The five stages are view_item → add_to_cart → begin_checkout → add_payment_info → purchase. Calculating the pass-through rate at each step decomposes site-wide CVR into stage-level drop-off.
If your site CVR is 1.5% with a view→cart rate of 8% and a cart→purchase rate of 18%, the biggest leak is at the very first stage. Looking at CVR alone, you only see "low overall" and your fixes scatter — but splitting by stage tells you exactly where to focus.
For session-level revenue efficiency, RPS (Revenue Per Session — not yet widely adopted in Japan) is a useful companion metric (RPS complete guide).
2. The 5-step GA4 setup#
If your GA4 ecommerce setup is done, building the funnel takes about five minutes in the exploration report. For the full post-setup analysis flow, see Shopify×GA4: Metrics That Matter After Setup.

Step 1: Verify ecommerce events fire#
In GA4's "Realtime" report, confirm the four events view_item, add_to_cart, begin_checkout, and purchase are firing. Shopify's standard GA4 integration fires automatically; custom themes sometimes miss events (GA4 ecommerce setup checklist).
Step 2: Create a new funnel exploration#
Navigate to "Explore" → "+" → "Funnel exploration." Build from a blank canvas — that gives you more customization control than the template.
Step 3: Define 5-stage step conditions#
Set "event name = view_item" for each step. Choose "continue indirectly" so drop-off across multiple sessions is captured. EC has long consideration periods, so indirect continuation is the standard choice.
Step 4: Configure segments, period, and comparison#
Add segments for new/returning, device, and channel. The standard period is last 28 days vs. prior 28 days.
Step 5: Share the dashboard#
Use the "Share" button to make the funnel visible to your team. Adopting a weekly review cadence on the same funnel makes improvement tracking continuous.

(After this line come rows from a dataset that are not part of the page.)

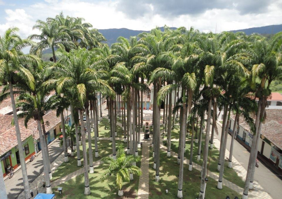 Templo San Pablo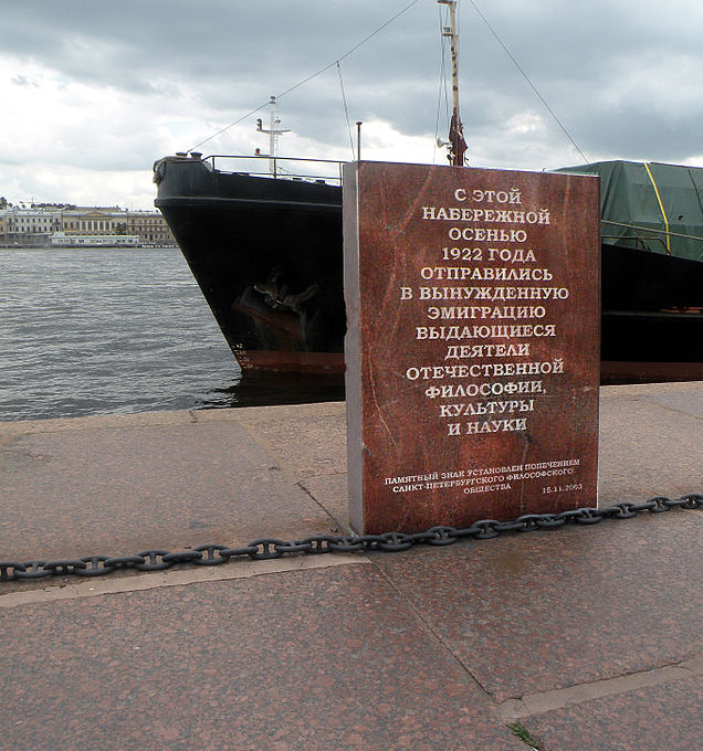 Памятный знак на месте изгнания большевиками деятелей русской науки. Петербург.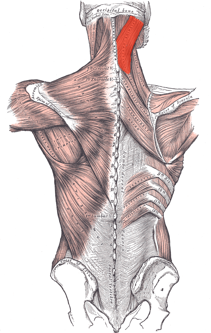 Splenius muscle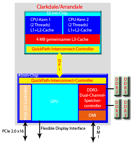 Schematische Darstellung einer Clarkdale/Arrandale-CPU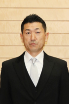 赤間二郎（内閣府副大臣）

3. Reading the numbers — industry typical values#
Pass-through rates vary widely by industry. Read against industry-typical values, not against absolute thresholds.

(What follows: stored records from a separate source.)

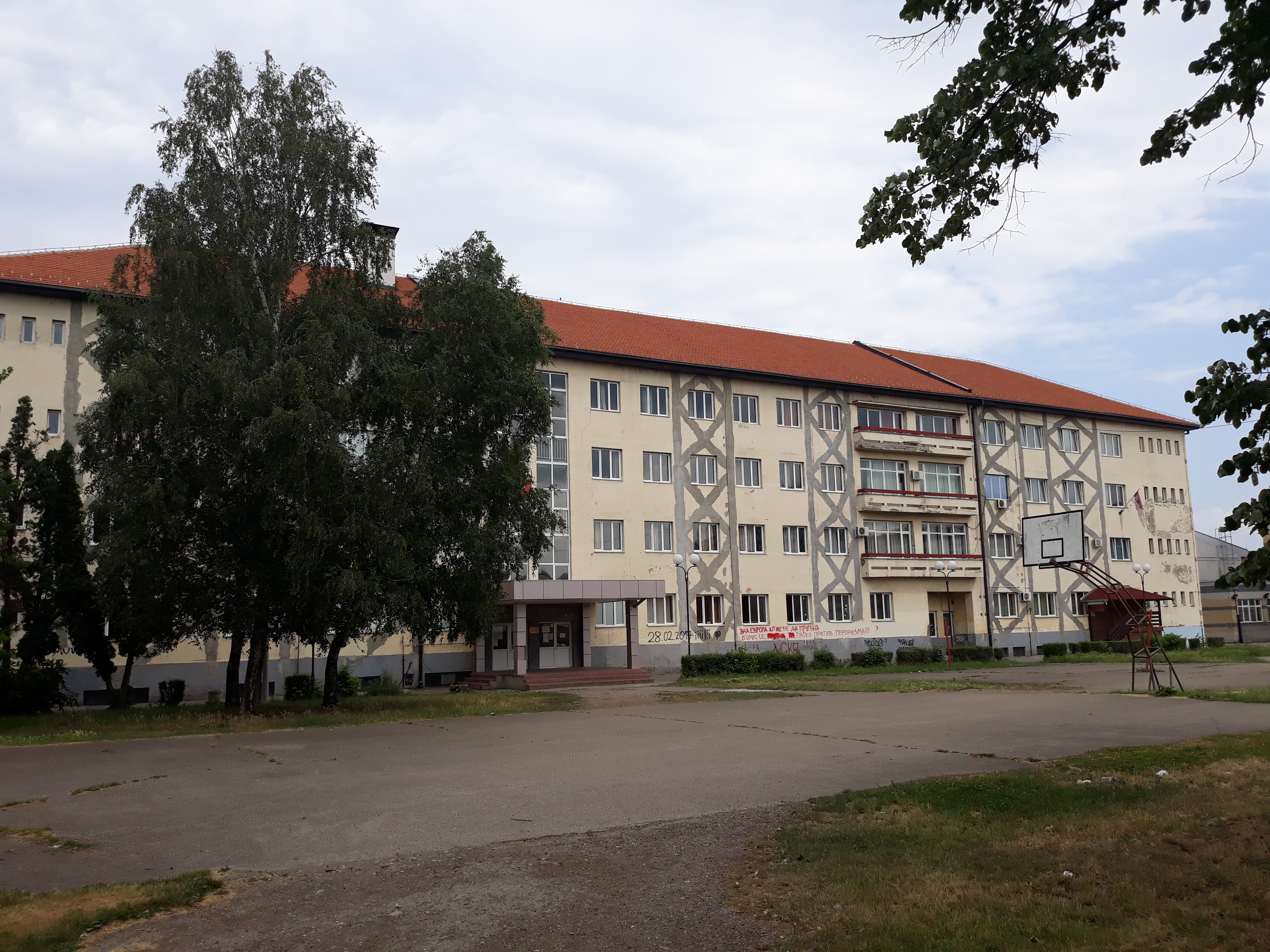 Зграда Гимназије у Краљеву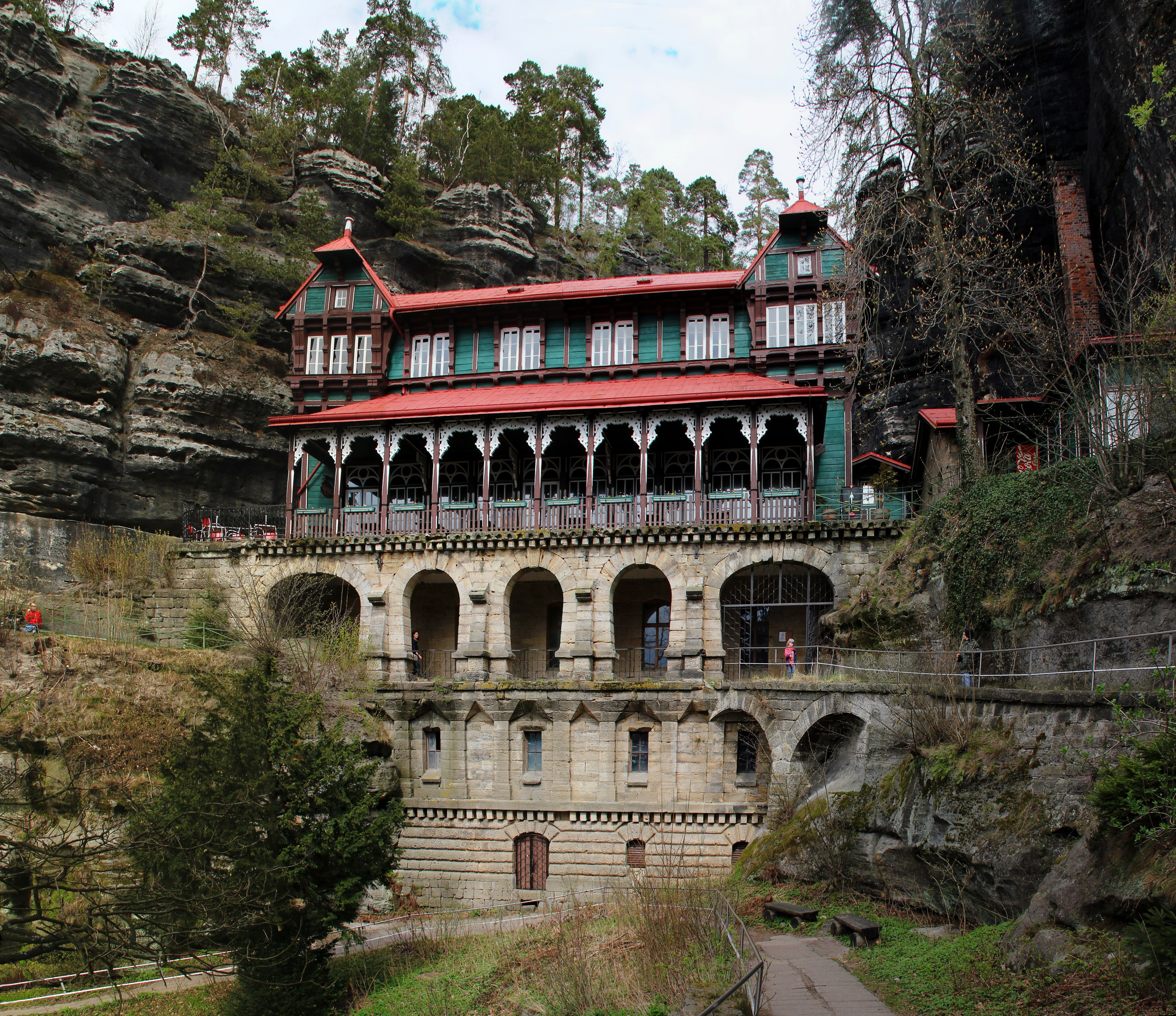 pałacyk skole gniazdo. Czeska Szwajcaria. Czechy.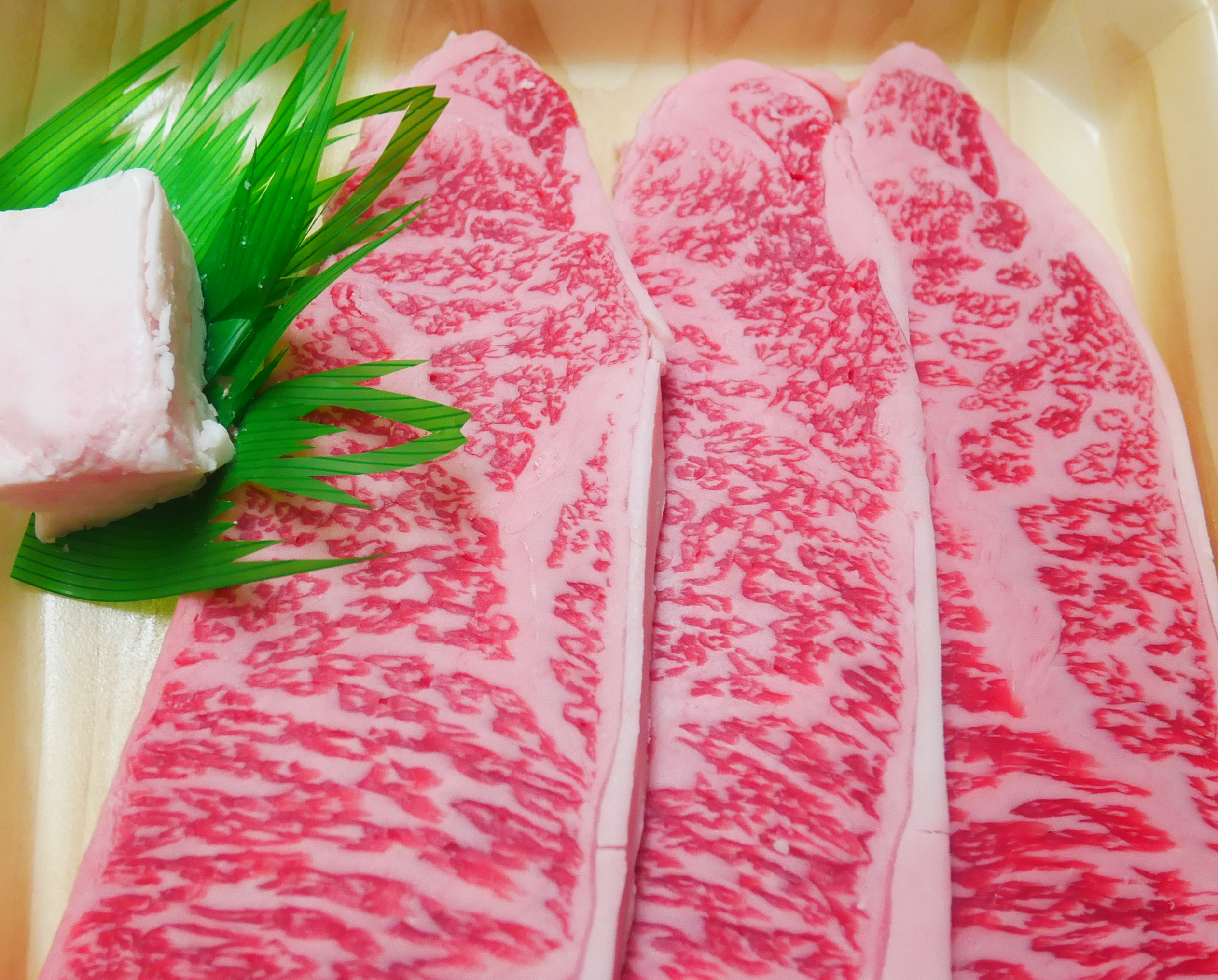 しまね和牛 (Shimane wagyu)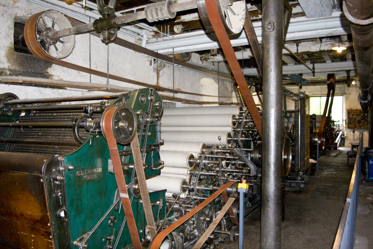 Dreikrempelsatz (Kardiermaschine) in der Tuchfabrik Müller, Euskirchen-Kuchenheim

Apparel typically shows a view→cart rate of 5-8%, which is low but not abnormal — browsing behavior is high. Food EC, by contrast, is 12-18% because visits are driven by immediate need.
Before deciding "our 6% view→cart rate means we need to fix the landing page," check the industry-typical value first. A 5-8% range may mean status quo is fine. Significant improvement potential exists only at stages clearly below typical.

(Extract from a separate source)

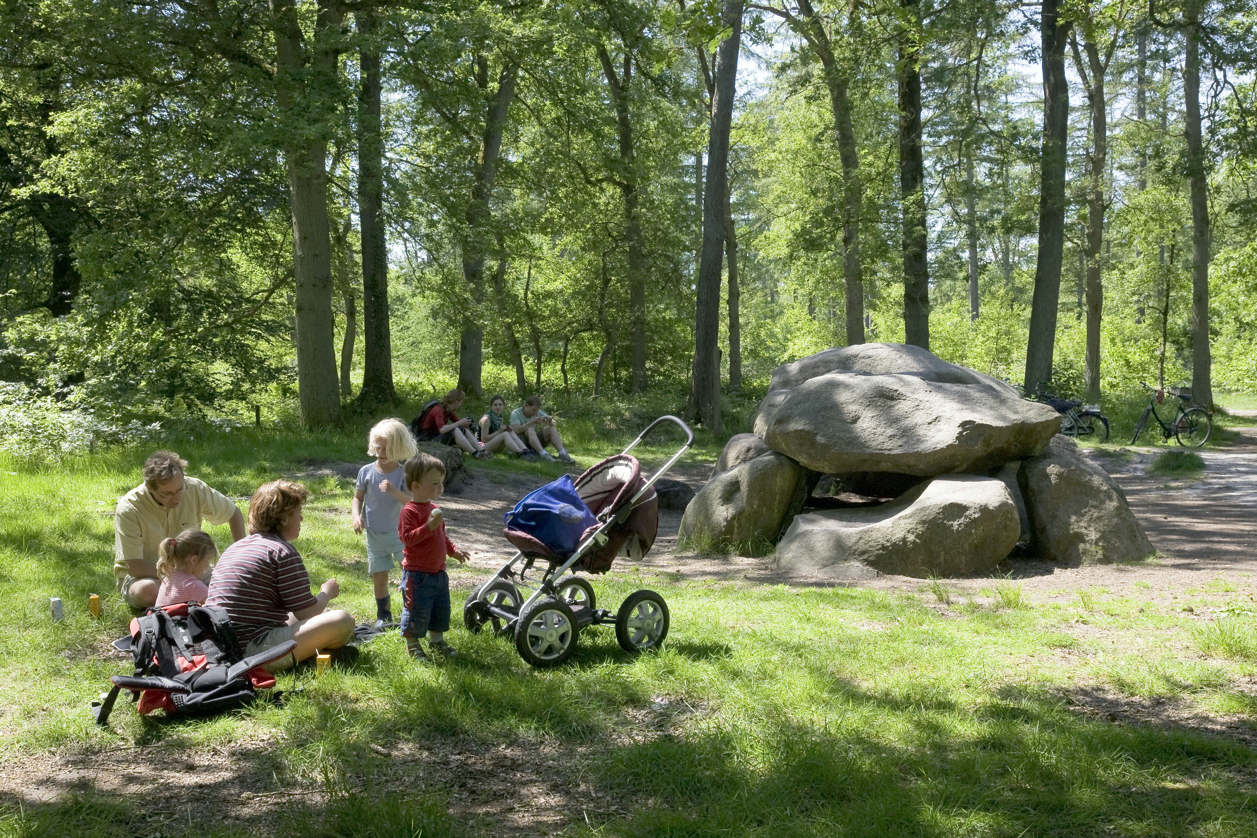 Hunebed D8: Strubben-Kniphorstbos, archeologisch reservaat, recreatie bij hunebed D8 (opmerking: Gemaakt voor publicatie landschapsbiografie Drentse Aa)

For combined CVR and AOV (average order value) prioritization, see How to improve CVR and AOV together.
4. Stage-by-stage actions#
Once you've identified the abnormal stage, separate actions by stage. Wrong-stage targeting wastes campaign spend, so mapping cause to action sets the priority.

view→cart drops point to product page appeal: photo quality, pricing visibility, review count, stock display. Landing-page changes move the numbers quickly here, and A/B tests pay off.
cart→checkout drops point to shipping, stock-out, or forced signup. Adjusting free-shipping thresholds and adding guest checkout are standard fixes.
checkout→purchase drops point to form length and payment options. Trimming form fields and adding Apple Pay / Amazon Pay are usually effective.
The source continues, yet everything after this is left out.